I will be very grateful if someone can verify this proof . I am very new to radical axis.

Also, Please post your solutions too. We learn a lot from other's solutions too. Thanks in advance.

My Proof: Before proceeding further, I would like to state a lemma.

Lemma: Let $$ABC$$ be a triangle with orthocenter $$H$$, and suppose that $$E$$ and $$F$$ are the feet of the $$B$$ and $$C$$-altitudes.
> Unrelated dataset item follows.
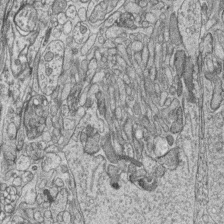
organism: Zebrafish
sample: synaptic ribbons in rod cells and cone cells

Suppose that the circumcircle of triangle $$AEF$$ meets the circumcircle of triangle $$ABC$$ again at $$K$$. Let $$M$$ be the midpoint of $$BC$$. Then we have $$K, H,$$ and $$M$$ are collinear.

Proof of the Lemma: Sine $$HF\perp AB$$ and $$HE\perp AC$$, we note that $$H\in (AEF)$$. So $$\angle AKH= \angle AFH = 90^{\circ}$$

Let $$KH\cap(ABC)=X$$. Note that since, $$\angle AKH=90^{\circ}$$, we have $$X=$$ diametrically opposite point of $$A$$.

But by a known lemma , we know that $$H,M,X$$ are collinear . So we have $$K$$,$$H,$$M\$ are collinear.

Now, using this Lemma, we claim that $$MNPQ$$ is cyclic

Claim: $$MNPQ$$ is cyclic Proof: By the above Lemma, we get $$H'MHP$$ and $$QHN{H'}_1$$ are collinear, where $$H"M=HM$$ and $$H'$$ is the antipode of $$P$$ wrt $$(ABC)$$ and $$N{H'}_1=HN$$ and $${H'}_1$$ is the antipode of $$Q$$ wrt $$(ABC)$$.

Hence by $$POP$$, $$\Bbb P(H, (ABC))=HH'\cdot HP=QH\cdot H{H'}_1$$.

But $$HM=\frac {1}{2} HH'$$ and $$HN=\frac {1}{2}H{H'}_1= HN \implies HM\cdot HP=QH\cdot HN$$.

Hence by converse of $$POP$$ , we have $$MNPQ$$ cyclic .

Claim: $$AMON$$ is cyclic with diametre $$AO$$ .

Proof of the Claim: Just note that $$AM \perp OM$$ and $$AN \perp ON$$ .

Main Proof : Now, using the fact that pairwise radical axis of 3 circles concur,

we get that for circles $$(MNPQ),(ABC),(AMON)$$ ; the pairwise radical axis concur at $$PQ\cap MN=R$$.

But note that the radical axis of $$(ABC)$$ and $$(AMON)$$ is nothing but the line tangent to $$(AMON)$$ at $$A$$.

Since $$AO$$ is the diameter of $$(AMON)$$, hence $$OA\perp RA$$

• There appears to be some dispute about the source of the problem - would either the OP or the editor link to the source so we can resolve this? – KReiser Aug 1 '20 at 5:47
• The current source is correct . artofproblemsolving.com/community/c4183_2011_usa_tstst – Raheel Aug 1 '20 at 5:52
• I think the point of the question as seen in the title is to have someone verify the rigor of his proposed proof. – Ojasw Upadhyay Aug 1 '20 at 7:25
• @OjaswUpadhyay well, the OP can be a girl too. – Raheel Aug 1 '20 at 11:50
• @Raheel You've linked a 2011 test but claim the title which references 2018 is correct. Can you clarify your comment? – KReiser Aug 2 '20 at 1:54

I think some of the structure could be improved, in that many of your claims are so small that the proof would read more easily if it were written linearly (i.e. as a sequence of statements that you show to be true, instead of a sequence of claims that you state and then prove separately). Also, your names of $$H_1$$ and $$H_1'$$ aren't especially great -- I would suggest using $$C'$$ and $$B'$$ (to indicate that they are antipodes), or maybe $$H_C$$ and $$H_B$$.